• What needs to be done: Please copy exactly the part of the records below that opens with the line containing "sample: Bacterial spore" and closes with the line containing "sample: C. elegans embryo early stage", leaving out any pictures.

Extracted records
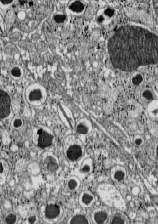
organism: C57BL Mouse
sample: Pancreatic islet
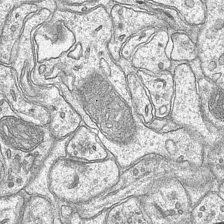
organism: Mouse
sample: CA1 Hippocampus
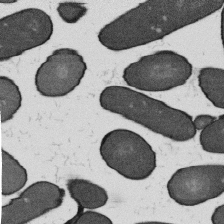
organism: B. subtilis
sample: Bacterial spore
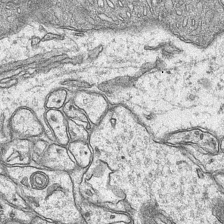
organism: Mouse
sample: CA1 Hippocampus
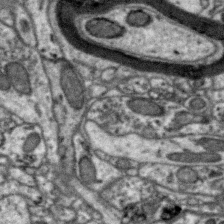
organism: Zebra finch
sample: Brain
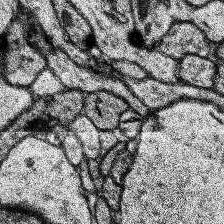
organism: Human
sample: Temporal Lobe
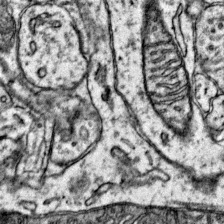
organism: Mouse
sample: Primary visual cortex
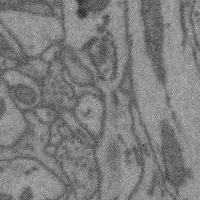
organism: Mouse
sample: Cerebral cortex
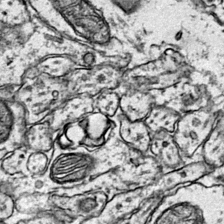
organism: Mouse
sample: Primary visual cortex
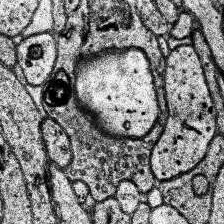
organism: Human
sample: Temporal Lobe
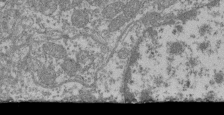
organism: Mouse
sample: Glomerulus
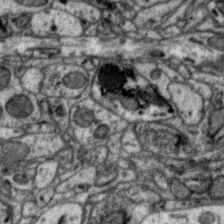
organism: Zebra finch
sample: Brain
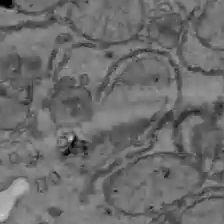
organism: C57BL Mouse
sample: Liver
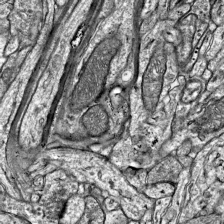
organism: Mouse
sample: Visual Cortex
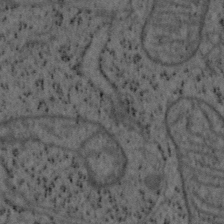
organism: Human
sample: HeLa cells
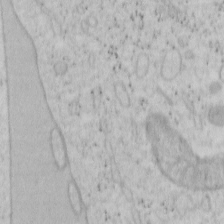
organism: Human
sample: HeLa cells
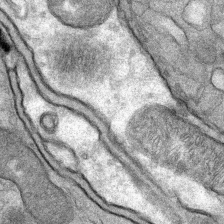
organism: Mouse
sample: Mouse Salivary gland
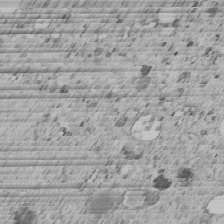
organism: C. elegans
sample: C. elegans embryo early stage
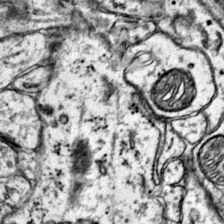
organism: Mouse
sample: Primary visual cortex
...
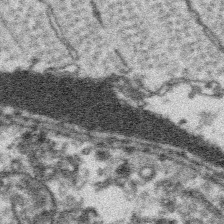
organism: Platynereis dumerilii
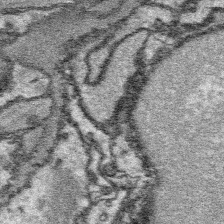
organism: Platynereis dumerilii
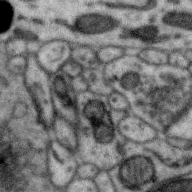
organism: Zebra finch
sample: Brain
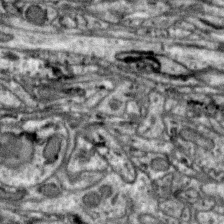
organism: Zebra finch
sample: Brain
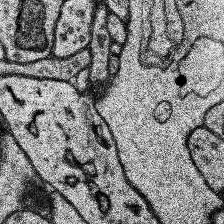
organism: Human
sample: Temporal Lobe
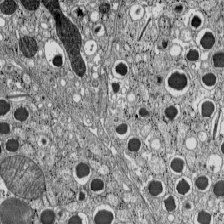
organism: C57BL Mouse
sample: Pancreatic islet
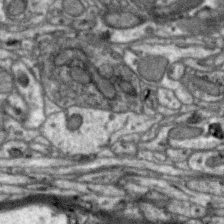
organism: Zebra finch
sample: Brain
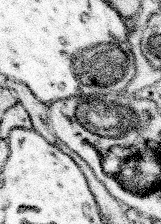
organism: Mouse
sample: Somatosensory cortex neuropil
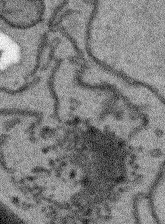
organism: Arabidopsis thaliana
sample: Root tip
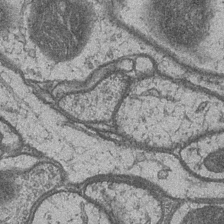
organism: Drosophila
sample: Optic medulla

• Answer:
sample: Bacterial spore
organism: Mouse
sample: CA1 Hippocampus
organism: Zebra finch
sample: Brain
organism: Human
sample: Temporal Lobe
organism: Mouse
sample: Primary visual cortex
organism: Mouse
sample: Cerebral cortex
organism: Mouse
sample: Primary visual cortex
organism: Human
sample: Temporal Lobe
organism: Mouse
sample: Glomerulus
organism: Zebra finch
sample: Brain
organism: C57BL Mouse
sample: Liver
organism: Mouse
sample: Visual Cortex
organism: Human
sample: HeLa cells
organism: Human
sample: HeLa cells
organism: Mouse
sample: Mouse Salivary gland
organism: C. elegans
sample: C. elegans embryo early stage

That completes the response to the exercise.